DNA Change: The chromosome and starting coordinates of the mutation are displayed along with the nucleotide differences between the reference and tumor allele.
Type: A general classification of the mutation.
Consequences: The effects the mutation has on the gene coding for a protein (i.e. synonymous, missense, non-coding transcript).
# Affected Cases in Gene: The number of affected cases, expressed as number across all mutations within the selected Gene.
# Affected Cases Across GDC: The number of affected cases, expressed as number across all projects. Choosing the arrow next to the percentage will expand the selection with a breakdown of each affected project.
Impact: A subjective classification of the severity of the variant consequence. This is determined by three different tools:
- Ensembl VEP
- PolyPhen
- SIFT

Clicking the Open in Exploration button will navigate the user to the Exploration Page, showing the same results in the table (mutations filtered by the gene).

Mutations

The Mutations tab will give an overview of all the mutations that match the criteria of the filters (Cohort).

Open-access mutation data is displayed by defualt. To access controlled access mutations, users must apply to the correct data access authority, be granted access, and login to the portal. If a user is logged in and has been granted access to controlled-access mutations, they will be integrated with open-access mutations throughout the portal visualizations and counts.

At the top of this tab contains a survival curve. The survival curve is calculated using the Kaplan-Meier estimator based on all cases with survival data within the specified Exploration Page search. For more information on how these values are determined, please go to the Survival Analysis section. Users may choose to download the underlying data in JSON or TSV format or an image of the graph in SVG or PNG format by clicking the download icon at the top of the graph.

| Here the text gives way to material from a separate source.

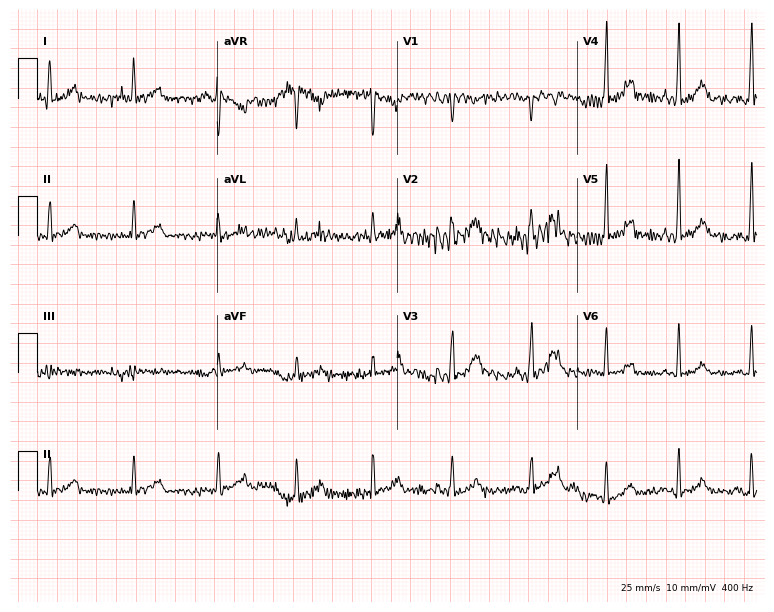
12-lead ECG (7.3-second recording at 400 Hz) from a woman, 38 years old. Screened for six findings — first-degree AV block, right bundle branch block, left bundle branch block, sinus bradycardia, atrial fibrillation, sinus tachycardia — none is recorded.
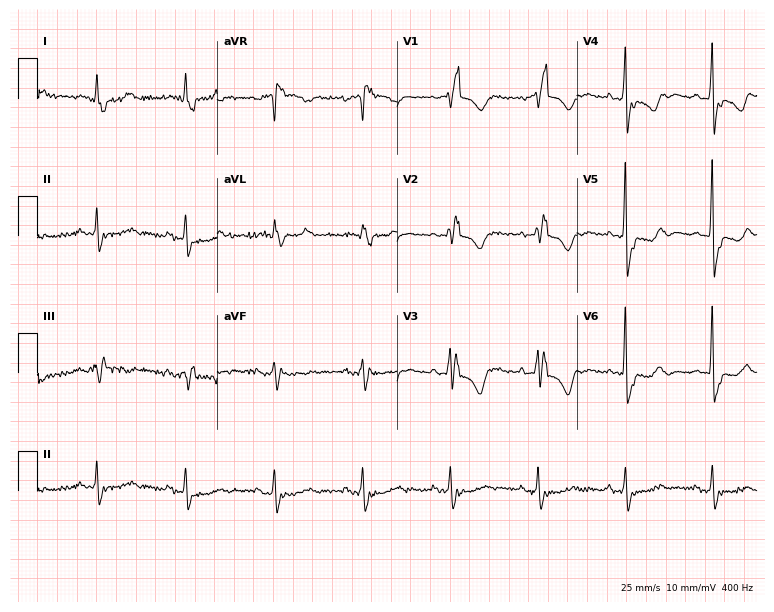
Standard 12-lead ECG recorded from a female patient, 79 years old (7.3-second recording at 400 Hz). The tracing shows right bundle branch block.

A table is displayed below that lists information about each mutation:

DNA Change: The chromosome and starting coordinates of the mutation are displayed along with the nucleotide differences between the reference and tumor allele.
Type: A general classification of the mutation.
Consequences: The effects the mutation has on the gene coding for a protein (i.e. synonymous, missense, non-coding transcript). A link to the Gene Summary Page for the gene affected by the mutation is included.
# Affected Cases in Cohort: The number of affected cases in the Cohort as a fraction and as a percentage.
# Affected Cases in Across all Projects: The number of affected cases, expressed as number across all projects. Clicking the arrow next to the percentage will display a breakdown of each affected project.
Impact: A subjective classification of the severity of the variant consequence. This is determined by three different tools:
- Ensembl VEP
- PolyPhen
- SIFT
Survival: An icon that when clicked, will plot the survival rate between the gene's mutated and non-mutated cases.

Mutation Summary Page

The Mutation Summary Page contains information about one somatic mutation and how it affects the associated gene. Each mutation is identified by its chromosomal position and nucleotide-level change.

UUID: A unique identifier (UUID) for this mutation.
DNA Change: Denotes the chromosome number, position, and nucleotide change of the mutation.
Type: A broad categorization of the mutation.
Reference Genome Assembly: The reference genome in which the chromosomal position refers to.
Allele in the Reference Assembly: The nucleotide(s) that compose the site in the reference assembly.
Functional Impact: A subjective classification of the severity of the variant consequence.